How to Read (Academic Edition)#

In this class, you will be asked to do significantly more reading than many of you — especially those of you from engineering backgrounds — are used to. Moreover, many of our reading may feel different from a lot of the reading that you’ve done in the past, and so I want to take a moment to discuss how you should approach reading in this — and indeed in any — reading intensive course.

Knowing that many students in this class speak English is a second language (and so may find reading more time-consuming), and many of you also don’t have experience with more reading intensive courses, I have worked very hard to ensure that the readings I assign communicate key concepts as efficiently as possible. But as we will see, learning to answer causal questions well requires wrestling with the complexities that arise when apparently simple math meets the real world, and that unavoidably requires thoughtful exposition.

Read Actively#

The first major piece of advice I can offer is that you should always be active when reading for this course. That may mean taking notes on a separate piece of paper as you go, or highlighting passages that stand out and adding comments in the margins. But reading of the type you will encounter in this course should never be a passive process.

This is especially true any time you encounter mathematical notation. A key skill in answering causal questions is the ability to map concepts represented in mathematical notation onto facets of real world examples. With that in mind, any time you are reading something written in mathematical notation, it is good practice to think of a specific example and see if you can relate each term you encounter to the real world example.

Be Patient with Examples From Different Domains#

Data science is an extremely diverse field. This course does its best to embrace that diversity though the use of examples from a wide range of substantive domains. This, at times, causes frustration among students as many examples will necessarily come from domains that don’t feel relevant to your particular interests. Try and resist this urge — while this may seem like a problem, it’s actually emblematic of a huge opportunity for intellectual arbitrage (the porting of insights that have been richly developed in one domain to a different domain where they are unfamiliar)!

This will be particularly relevant when we get to the study of causal inference (the study of how to answer Causal Questions), as there are lots of concepts that have been well-developed in the social sciences that people are only now starting to apply in industry, meaning many of the best texts and examples will be public policy or social science oriented.

And while the downside of that is that there aren’t as many great books written about causal inference in industry as you may wish, the upside is that there are lots of opportunities to for young data scientists to innovate by applying these concepts in new ways!

So please bear with these examples, and practice trying to apply the concepts you read to an industry example that matters to you.

Do NOT Summarize with LLMs#

I fully recognize that there is a strong temptation when faced with a long reading to stuff it into a Large Language Model and ask for a summary. Don’t.

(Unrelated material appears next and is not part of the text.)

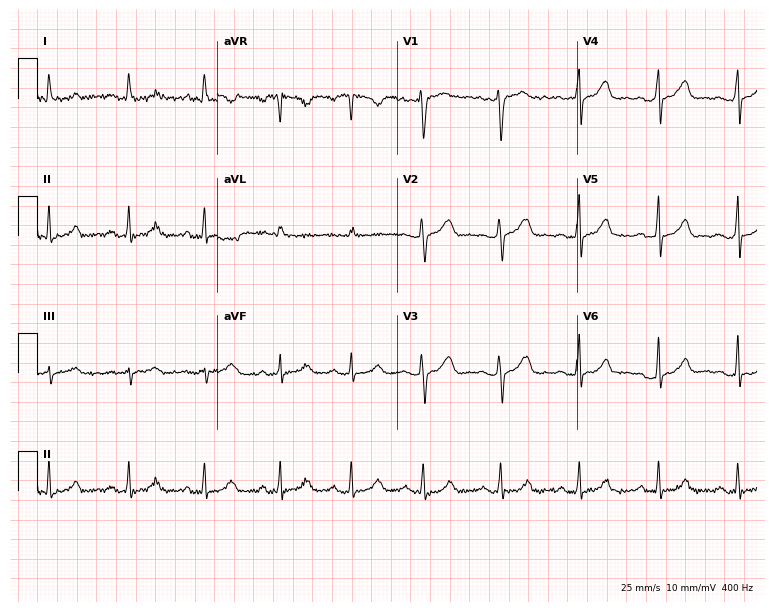
12-lead ECG from a female patient, 44 years old (7.3-second recording at 400 Hz). Recorded interpretation: within normal limits.

There are a few reasons for this. The first is that while an LLM can provide you with a broad summary of what you’re reading, it will necessarily have to exclude all the nuance in the original reading. If you just want to figure out if a reading is generally relevant to your interests, that’s fine; but you’re here to learn a subject — one that can can be infuriatingly subtle — and cutting out all those nuances will limit what you can learn and prevent you from being able to test your understanding of concepts by wrestling to understand how each new sentence relates to what you’ve read previously. So just as the goal of the readings isn’t to allow you to answer our reading reflection questions (those are just there to draw your attention to especially salient points), nor is the goal of the readings to understanding it at the level of a summary.

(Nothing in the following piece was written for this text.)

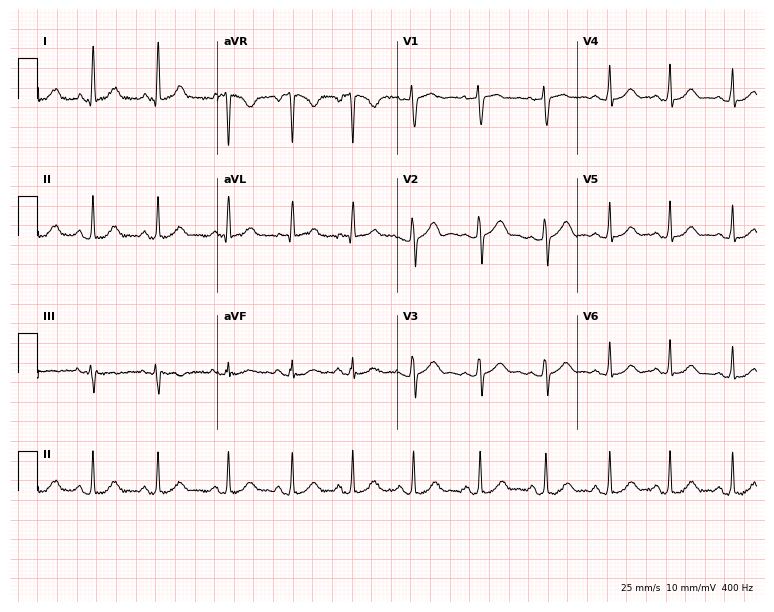
12-lead ECG from a 38-year-old female patient. Recorded interpretation: within normal limits.

The second big reason is that the process of summarizing material yourself is critical to consolidating your learning. This insight comes, in part, from research on whether students taking notes on computers learn more effectively than students taking notes on paper. This research has found that students taking notes on computers can write much more quickly than students taking notes by hand, but that counter-intuitively this seems to result in worse learning outcomes (based on subsequent learning assessments). Why? It appears that students taking notes on computers are effectively able to transcribe everything happening in class, while students taking notes on paper have to think about the material in real time in order to summarize it enough that they can keep up taking notes.

Letting LLMs summarize material for you seems likely to cause a similar issue — by allowing an algorithm to organize the information in a more concise manner, it deprives you of the opportunity to engage with the material to create your own summary, a process that forces you to actively think about the connections between concepts. The importance of this type of active learning is one of the biggest bedrock findings of research on learning in recent years — students who have material given to them (e.g., through a passive lecture) often think they understand material, but it is the students who learn material actively — through class or group exercises, problem sets, or other activities — who perform better on learning assessments.

Finally, learning to focus on a reading for a prolonged period of time is an important skill, and one we practice less and less in the modern age. Sometimes letting our attention flitting from thing to thing is fine, but being able to focus for prolonged periods when required is an important skill to cultivate! (If you’re interested, you can find a really interesting discussion of this idea here.)